Read sectors with bad ECC; The program has the ability to read all sectors with bad ECC
and recover data from these sectors.
Designed with special algorithm for imaging to prevent further damage the HDD;
Special care and consideration is taken into account when imaging drives with bad sectors or
potential data loss.
Cloning or imaging by selective heads, allows to “depop” bad heads for cloning; drives
with failing heads need to be cloned before the swap out of the MHA to ensure the maximum
level of recovery possible. It is possible to clone the HDD with eliminating the damaged head
during the cloning process. During the imaging process the most reliable data will be added to
the data copy only. During the imaging process the program will build a head map of the
drive depending on the type of drive. You may choose the head which will not be used during
the imaging process. Thus eliminating the potential bad head; from being used during the
reading and cloning process. The program uses a special algorithm program converting LBA
to CHS to clone this drive.
Allows cloning by hot swap method; After the coding list has been written from the donor
drive; to the patient drive; we are able to use the DC to recover data from the HDD. Attach
the donor drive to the DC and power on the unit to read the drive. Once the drive has been
read; power off the DC; and moves the PCB to the patient drive. Power back on the DC and
enter to Sector View. Here we will view the sectors in our data area of the patient drive. To
ensure cloning of the drive using the hot swap method it is recommended to clone using the
shadow disk technology.
The Shadow disk Feature; When the imaging of a damaged disk is not possible but data is
needed from the disk a shadow disk can be created. The shadow disk is divided into three
sections; reserved, index area, and shadow disk data area. The Data Compass console will
establish which LBA is being read for example LBA 1. Thus the data located in this LBA has
formed a shadow in the Shadow disk data area and backup. When reading this data it is only
necessary to read the data from the corresponding area inside the Shadow disk data area.
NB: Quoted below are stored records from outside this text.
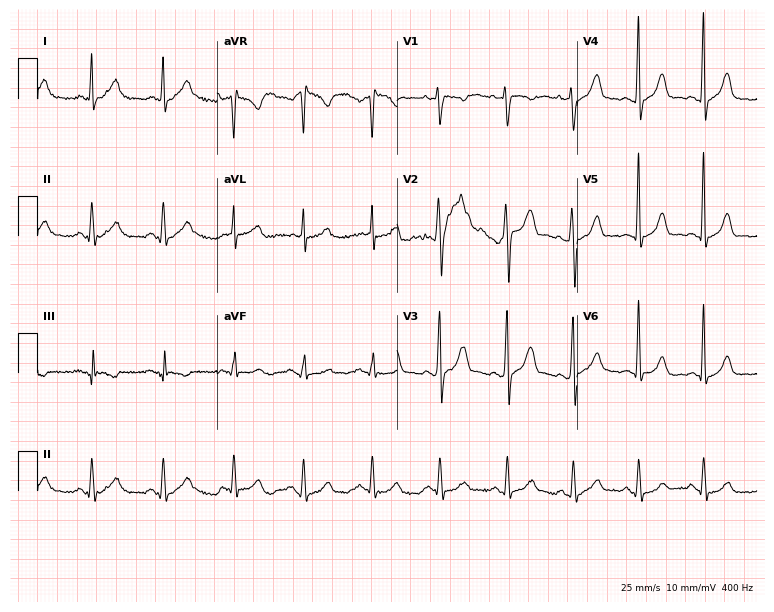
Electrocardiogram, a male patient, 34 years old. Overall reading on record: normal ECG.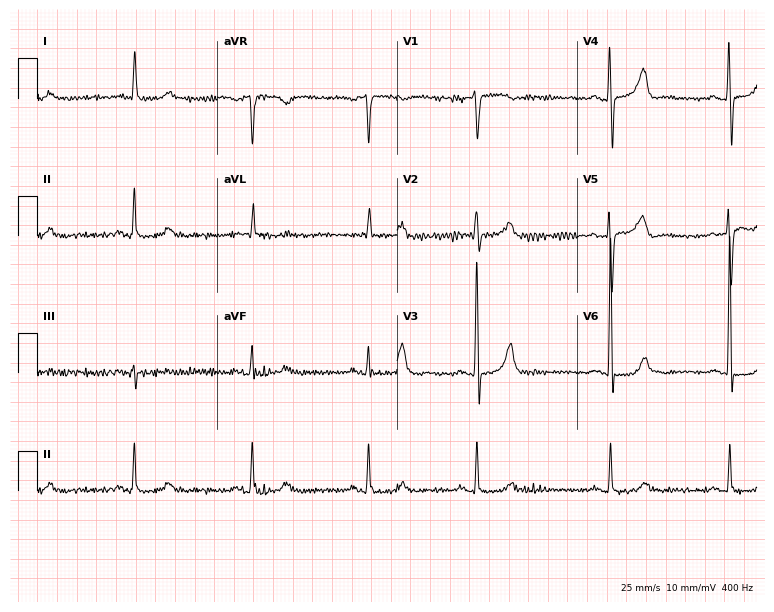
Resting 12-lead electrocardiogram (7.3-second recording at 400 Hz). Patient: a female, 81 years old. Read as a normal ECG.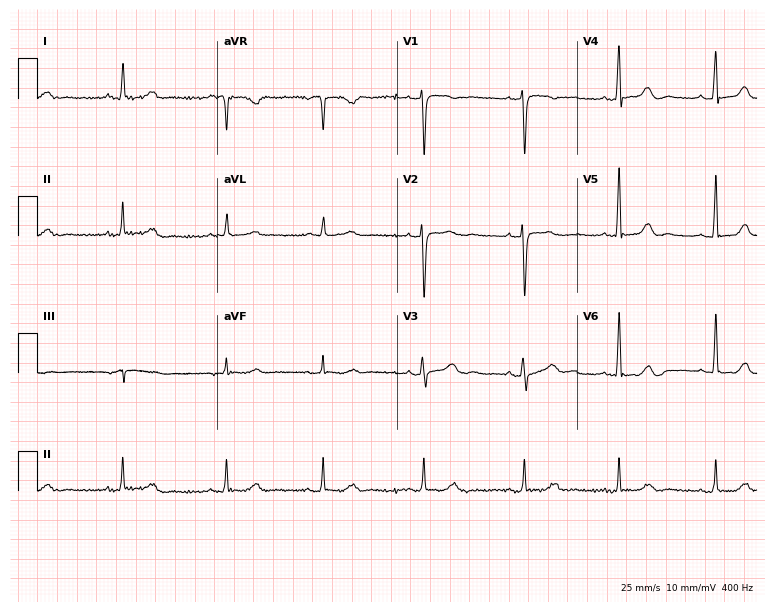
12-lead ECG from a woman, 75 years old. Labelled as a normal ECG.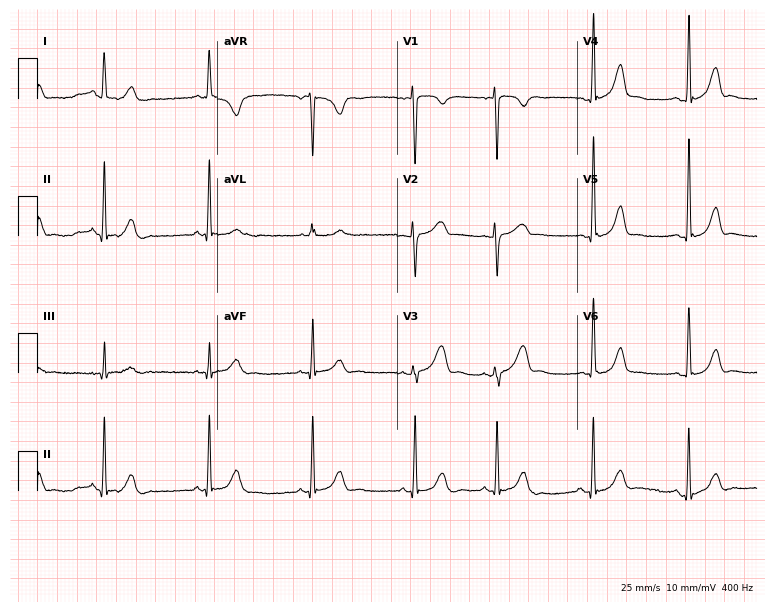
Resting 12-lead electrocardiogram. Patient: a woman, 33 years old. Read as a normal ECG.

There is no need to read again the data from the source drive thus reducing the read time to
the source disk and protecting the data stored on this drive. If the LBA is 0 it indicates that the
LBA has not found the corresponding LBA in the Shadow disk data area and data from this
LBA will need to be read again from the source drive.
Emulate SA on Hitachi HDD to directly access the data area; Seriously bad sectors in the
SA can hinder the drive from being cloned. The DC has a special Hitachi SA analog
technology which can access the SA by uploading built in resources files. With the SA
Analog technology it is possible to have access to the SA and retrieve data from the drive.
Together with the Shadow disk technology and the SA Analog technology we are able to
retrieve data from a drive with sever bad sectors in the SA.
The features of the DC are unique and allow for recovery of a failing drive. Special programs
and features designed inside the DC allow for easy imaging and recovery using one device. I
find that the DC is a very unique tool in the recovery process and has benefited me in
recovery of hard drives. The features of the DC are very beneficial in the second stage of the
recovery process. This device has saved time, recovered more failing drives, and has more
features than other imagers on the market today.